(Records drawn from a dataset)
--------
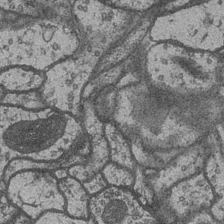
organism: Drosophila
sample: Optic medulla
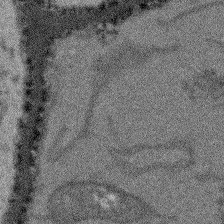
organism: Arabidopsis thaliana
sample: Root tip
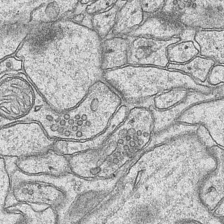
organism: Mouse
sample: CA1 Hippocampus
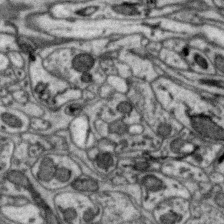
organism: Zebra finch
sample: Brain
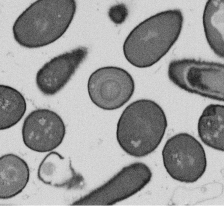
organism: B. subtilis
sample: Bacterial spore
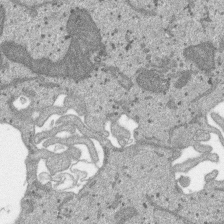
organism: Human
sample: Lung epithelial cells infected with SARS-CoV-2
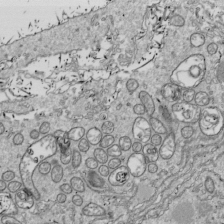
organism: Drosophila
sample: Cell division; meiosis; drosophila spermatocytes
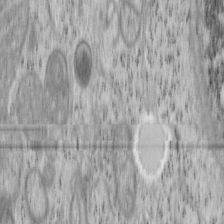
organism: Human
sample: HeLa cells
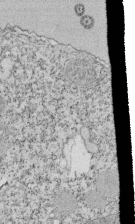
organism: Tetrahymena
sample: Cilia in tetrahymena
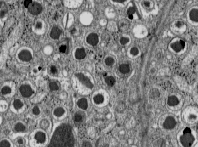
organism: C57BL Mouse
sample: Pancreatic islet
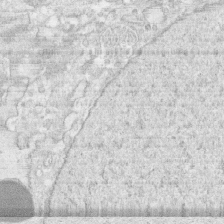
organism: Human
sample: CRL-1474
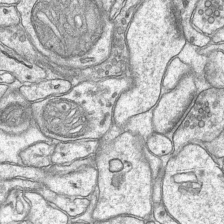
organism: Mouse
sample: CA1 Hippocampus
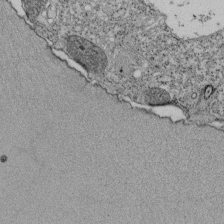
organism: Tetrahymena
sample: Cilia in tetrahymena
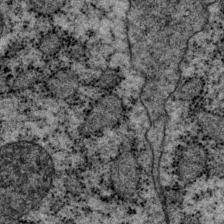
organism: P. pacificus
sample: Pharynx
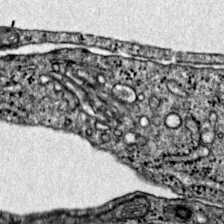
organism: Mouse
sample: Primary visual cortex
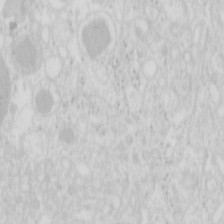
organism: Mouse
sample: Pancreas
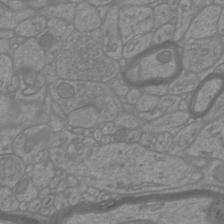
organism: Mouse
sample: Cortical neurons
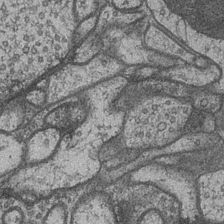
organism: Drosophila
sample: Optic medulla
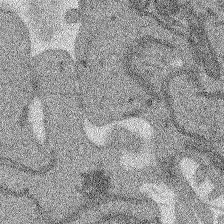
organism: Human
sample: HeLa cells
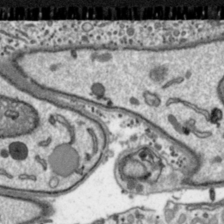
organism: Toxoplasma gondii
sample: Parasites in a vacuole inside a host cell
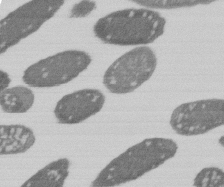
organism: E. coli
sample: Bacterial nucleoid
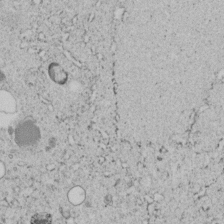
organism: C. elegans
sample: C. elegans embryo early stage
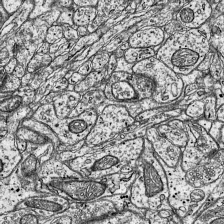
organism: Mouse
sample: Visual Cortex
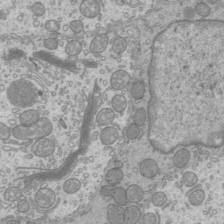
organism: Mouse
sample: Cilia; mouse epididymis
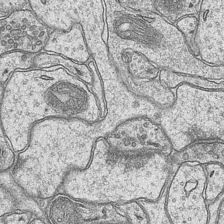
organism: Mouse
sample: CA1 Hippocampus
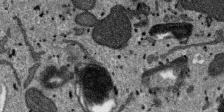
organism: Human
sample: Lung epithelial cells, uninfected (mock) control
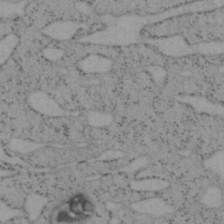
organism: Mouse
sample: OT-I killer T cells with ID8 ovarian cancer cells
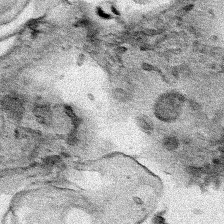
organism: Human
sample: Mitochondria in HCT116 cells
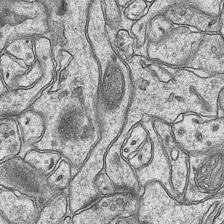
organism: Mouse
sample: CA1 Hippocampus
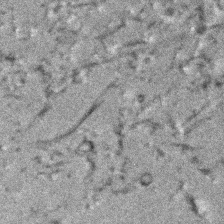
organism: Human
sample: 1205lu cells
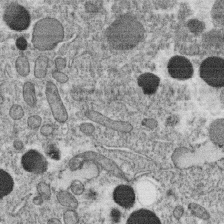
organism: C. elegans
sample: C. elegans oocyte; sperm cells
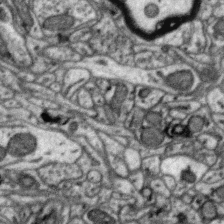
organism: Zebra finch
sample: Brain
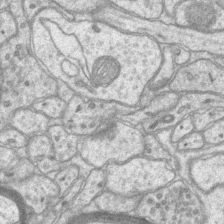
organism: Mouse
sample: CA1 Hippocampus
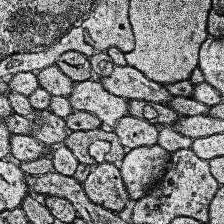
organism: Human
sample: Temporal Lobe
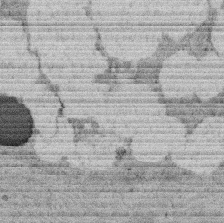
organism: Rat
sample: Salivary granule
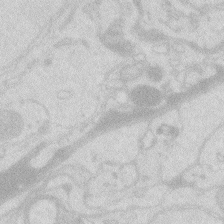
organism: Zebrafish
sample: Macrophage
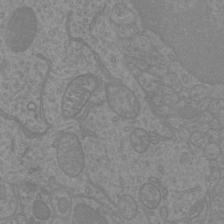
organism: Mouse
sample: Cortical neurons
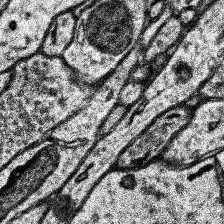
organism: Human
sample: Temporal Lobe
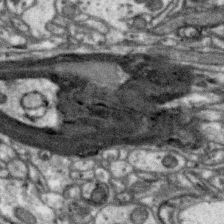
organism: Zebra finch
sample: Brain
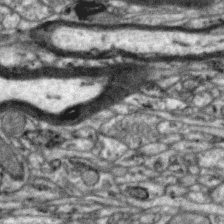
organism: Zebra finch
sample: Brain
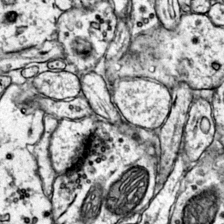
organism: Mouse
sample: Primary visual cortex
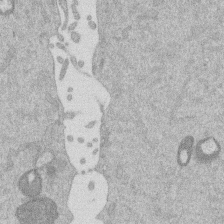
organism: Mouse
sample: Dividing mouse embryo 1 cell stage
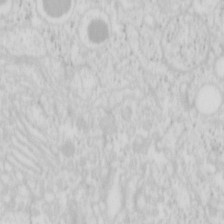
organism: Mouse
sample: Pancreas
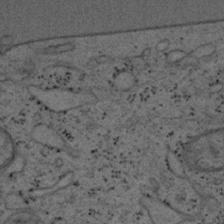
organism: Human
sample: HeLa cells
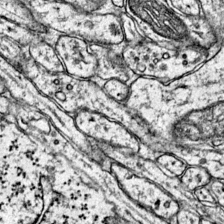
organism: Mouse
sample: Primary visual cortex
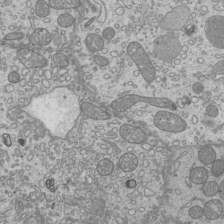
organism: Mouse
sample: Cilia; mouse epididymis
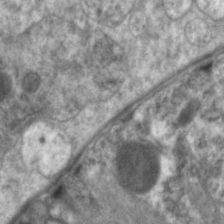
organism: C. elegans
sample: Pharynx
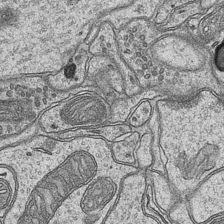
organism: Mouse
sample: CA1 Hippocampus
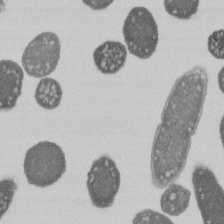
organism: E. coli
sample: Bacterial nucleoid
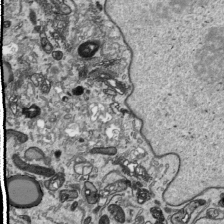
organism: Human
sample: Mitochondria in HCT116 cells
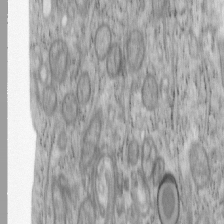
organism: Human
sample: HeLa cells
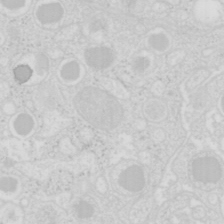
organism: Mouse
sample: Pancreas
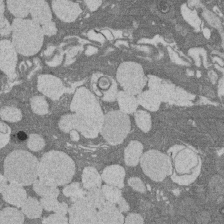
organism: Rat
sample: Salivary granule
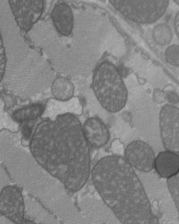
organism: C57BL Mouse
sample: Heart
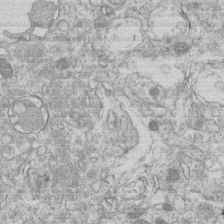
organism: Human
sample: Macrophage cells
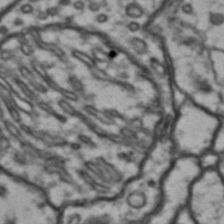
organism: Drosophila
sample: Brain
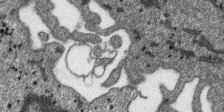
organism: Human
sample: Lung epithelial cells infected with SARS-CoV-2
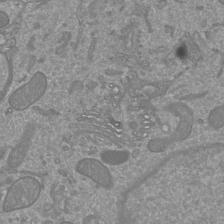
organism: Mouse
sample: Cortical neurons
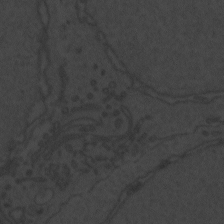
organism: Zebrafish
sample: Macrophage infected with Toxoplasma gondii
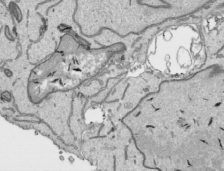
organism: Human
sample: Mitochondria in HCT116 cells
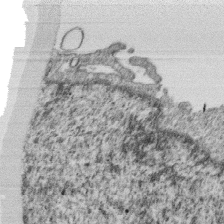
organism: African green monkey
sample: Vero E6 cells infected with SARS-CoV-2
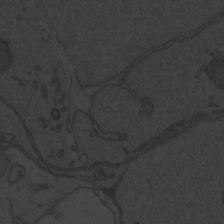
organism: Zebrafish
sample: Macrophage infected with Toxoplasma gondii
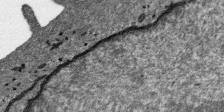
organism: Human
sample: Lung epithelial cells, uninfected (mock) control
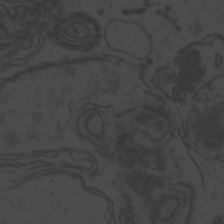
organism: Zebrafish
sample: Macrophage infected with Toxoplasma gondii
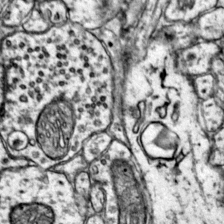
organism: Mouse
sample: Primary visual cortex
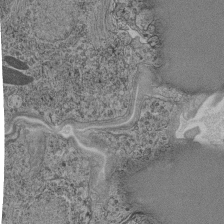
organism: C. elegans
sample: C. elegans pharynx
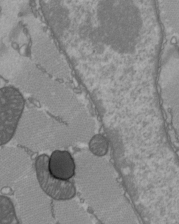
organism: C57BL Mouse
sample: Heart
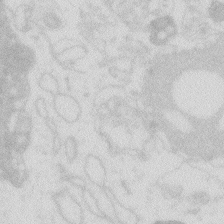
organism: Zebrafish
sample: Macrophage
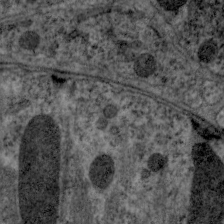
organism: C. elegans
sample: Pharynx
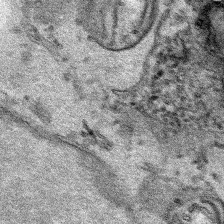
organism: Human
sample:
--------
Return the records above exactly, without the pictures.

organism: Drosophila
sample: Optic medulla
organism: Arabidopsis thaliana
sample: Root tip
organism: Mouse
sample: CA1 Hippocampus
organism: Zebra finch
sample: Brain
organism: B. subtilis
sample: Bacterial spore
organism: Human
sample: Lung epithelial cells infected with SARS-CoV-2
organism: Drosophila
sample: Cell division; meiosis; drosophila spermatocytes
organism: Human
sample: HeLa cells
organism: Tetrahymena
sample: Cilia in tetrahymena
organism: C57BL Mouse
sample: Pancreatic islet
organism: Human
sample: CRL-1474
organism: Mouse
sample: CA1 Hippocampus
organism: Tetrahymena
sample: Cilia in tetrahymena
organism: P. pacificus
sample: Pharynx
organism: Mouse
sample: Primary visual cortex
organism: Mouse
sample: Pancreas
organism: Mouse
sample: Cortical neurons
organism: Drosophila
sample: Optic medulla
organism: Human
sample: HeLa cells
organism: Toxoplasma gondii
sample: Parasites in a vacuole inside a host cell
organism: E. coli
sample: Bacterial nucleoid
organism: C. elegans
sample: C. elegans embryo early stage
organism: Mouse
sample: Visual Cortex
organism: Mouse
sample: Cilia; mouse epididymis
organism: Mouse
sample: CA1 Hippocampus
organism: Human
sample: Lung epithelial cells, uninfected (mock) control
organism: Mouse
sample: OT-I killer T cells with ID8 ovarian cancer cells
organism: Human
sample: Mitochondria in HCT116 cells
organism: Mouse
sample: CA1 Hippocampus
organism: Human
sample: 1205lu cells
organism: C. elegans
sample: C. elegans oocyte; sperm cells
organism: Zebra finch
sample: Brain
organism: Mouse
sample: CA1 Hippocampus
organism: Human
sample: Temporal Lobe
organism: Rat
sample: Salivary granule
organism: Zebrafish
sample: Macrophage
organism: Mouse
sample: Cortical neurons
organism: Human
sample: Temporal Lobe
organism: Zebra finch
sample: Brain
organism: Zebra finch
sample: Brain
organism: Mouse
sample: Primary visual cortex
organism: Mouse
sample: Dividing mouse embryo 1 cell stage
organism: Mouse
sample: Pancreas
organism: Human
sample: HeLa cells
organism: Mouse
sample: Primary visual cortex
organism: Mouse
sample: Cilia; mouse epididymis
organism: C. elegans
sample: Pharynx
organism: Mouse
sample: CA1 Hippocampus
organism: E. coli
sample: Bacterial nucleoid
organism: Human
sample: Mitochondria in HCT116 cells
organism: Human
sample: HeLa cells
organism: Mouse
sample: Pancreas
organism: Rat
sample: Salivary granule
organism: C57BL Mouse
sample: Heart
organism: Human
sample: Macrophage cells
organism: Drosophila
sample: Brain
organism: Human
sample: Lung epithelial cells infected with SARS-CoV-2
organism: Mouse
sample: Cortical neurons
organism: Zebrafish
sample: Macrophage infected with Toxoplasma gondii
organism: Human
sample: Mitochondria in HCT116 cells
organism: African green monkey
sample: Vero E6 cells infected with SARS-CoV-2
organism: Zebrafish
sample: Macrophage infected with Toxoplasma gondii
organism: Human
sample: Lung epithelial cells, uninfected (mock) control
organism: Zebrafish
sample: Macrophage infected with Toxoplasma gondii
organism: Mouse
sample: Primary visual cortex
organism: C. elegans
sample: C. elegans pharynx
organism: C57BL Mouse
sample: Heart
organism: Zebrafish
sample: Macrophage
organism: C. elegans
sample: Pharynx
organism: Human
sample:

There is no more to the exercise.